Anglicy wiele na pewno by dali, żeby słowa te okazały się prorocze. W końcu „Wyspiarzom” nigdy nie udało się na żadnym Euro sięgnąć po końcowy sukces. Co więcej, nigdy nie mieli możliwości stoczyć ostatecznej walki o wymarzone trofeum Henriego Delaunaya. Najdalej ich przygoda w europejskim czempionacie kończyła się na półfinale tak w 1996 roku, jak i 1968 (ograli jeszcze Związek Radziecki w istniejącym wtedy meczu o 3. miejsce, później usuniętym z formuły turnieju).

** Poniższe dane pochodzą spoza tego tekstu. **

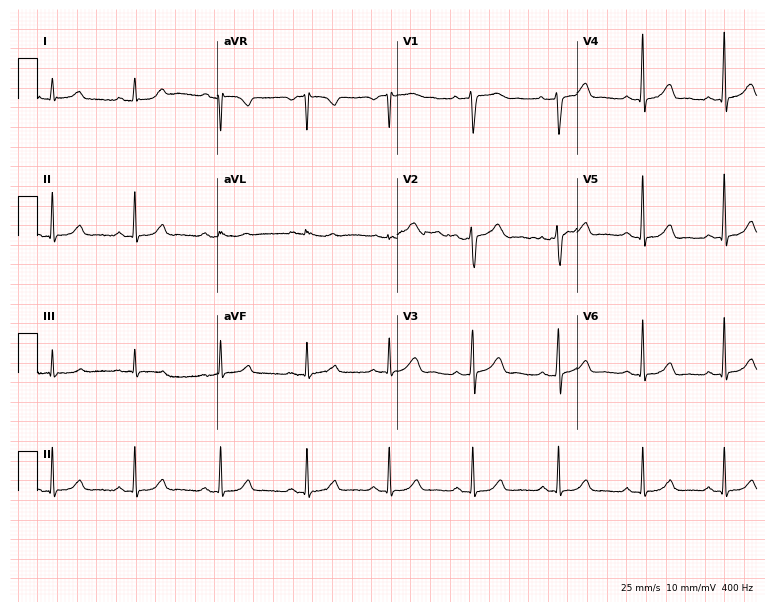
Resting 12-lead electrocardiogram (7.3-second recording at 400 Hz). Patient: a woman, 40 years old. Read as a normal ECG.
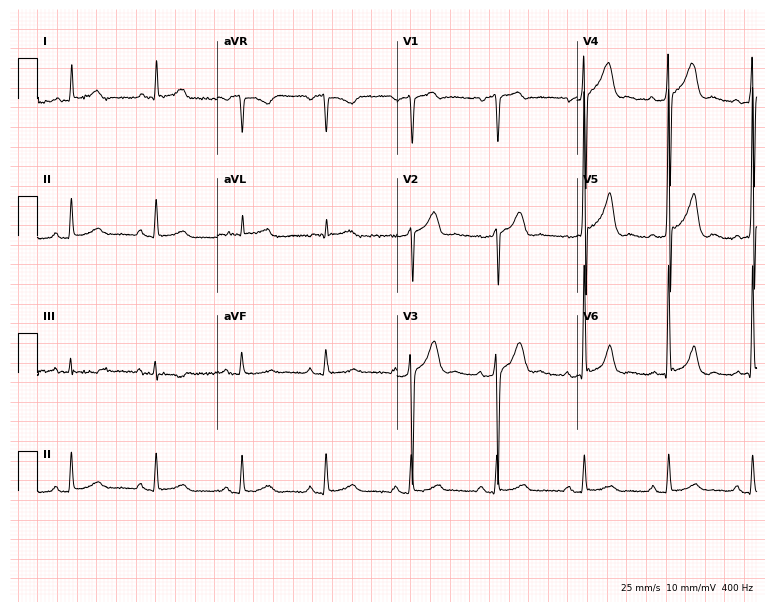
ECG — a male patient, 79 years old. Labelled as a normal ECG.
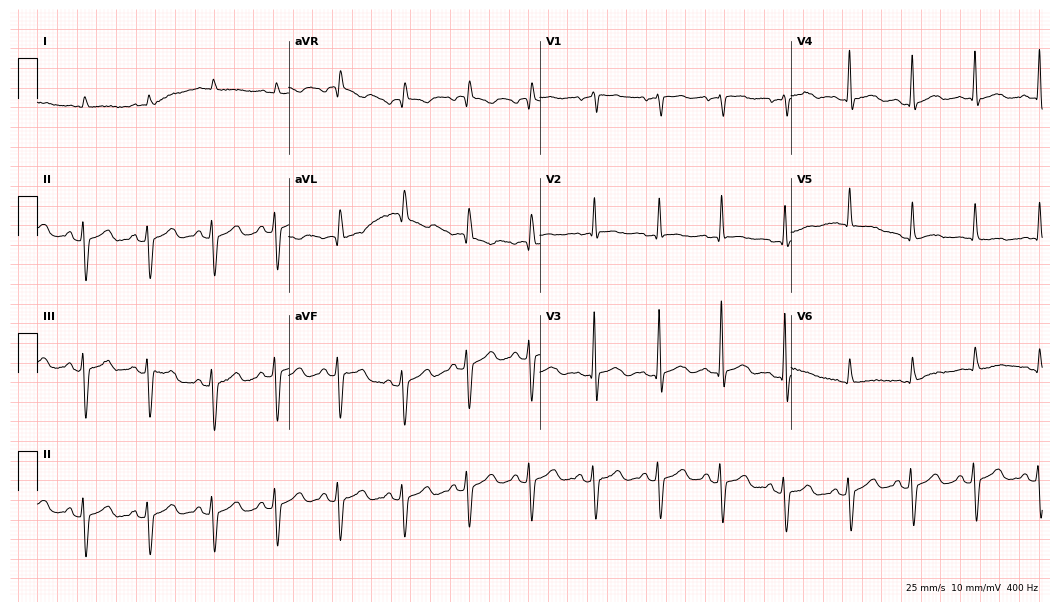
Standard 12-lead ECG recorded from an 85-year-old male. None of these six findings is recorded: first-degree AV block, right bundle branch block (RBBB), left bundle branch block (LBBB), sinus bradycardia, atrial fibrillation (AF), sinus tachycardia.
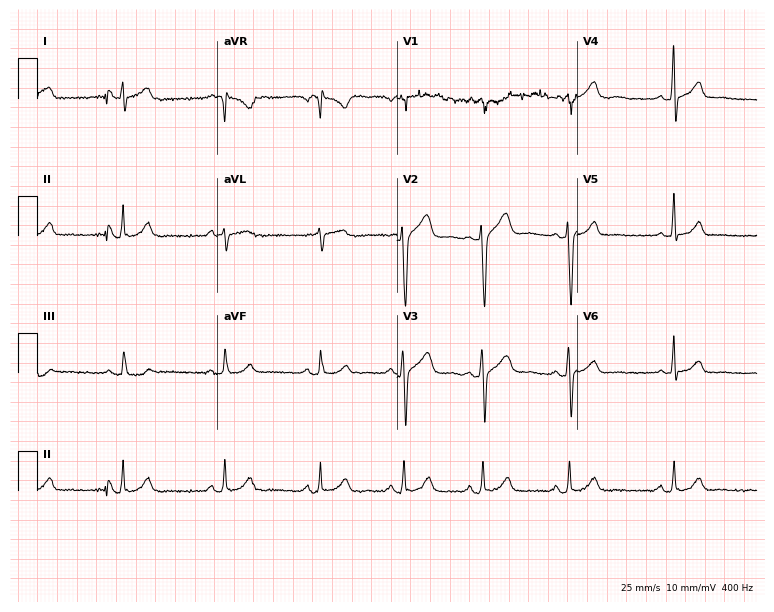
Standard 12-lead ECG recorded from a 44-year-old man. Read as a normal ECG.

Podopieczni Fabio Capello nie trafili w piątkowym losowaniu do łatwej grupy, choć mogą mówić o szczęściu, dostając z pierwszego koszyka jednego z gospodarzy, czyli Ukrainę. – Jeśli grasz na Euro, to nie masz szans na łatwą grupę – przyznał Eriksson. – Może być trudno, ale ja i tak widzę Anglię jako jednego z faworytów [grupy – przyp. red.]. Anglia powinna przejść do ćwierćfinałów, jestem o tym przekonany.
Łatwo o to jednak nie będzie, gdyż oprócz Ukraińców ich rywalami będą dwie bardzo niewygodne drużyny, Szwecja i Francja. Marzeniem zaś będzie wywalczenie pierwszego miejsca, by uniknąć prawdopodobnej konfrontacji w następnej rundzie z obrońcami tytułu, Hiszpanami.
Nie tylko jednak nad typowaniem angielskich możliwości na przyszłorocznym turnieju zajął się w swojej wypowiedzi były selekcjoner kadry „Trzech Lwów”. Wiele się mówi o tym, że po polsko-ukraińskiej imprezie nastąpi zmiana na pozycji trenera. Faworytem Erikssona jest Harry Redknapp, obecnie prowadzący londyński Tottenham. – Powiem, że Harry Redknapp to bardzo dobry wybór. Oczywiście są inni, lecz FA [angielska federacja piłkarska – przyp. red.] chce angielskiego trenera. On jest więc najlepszy.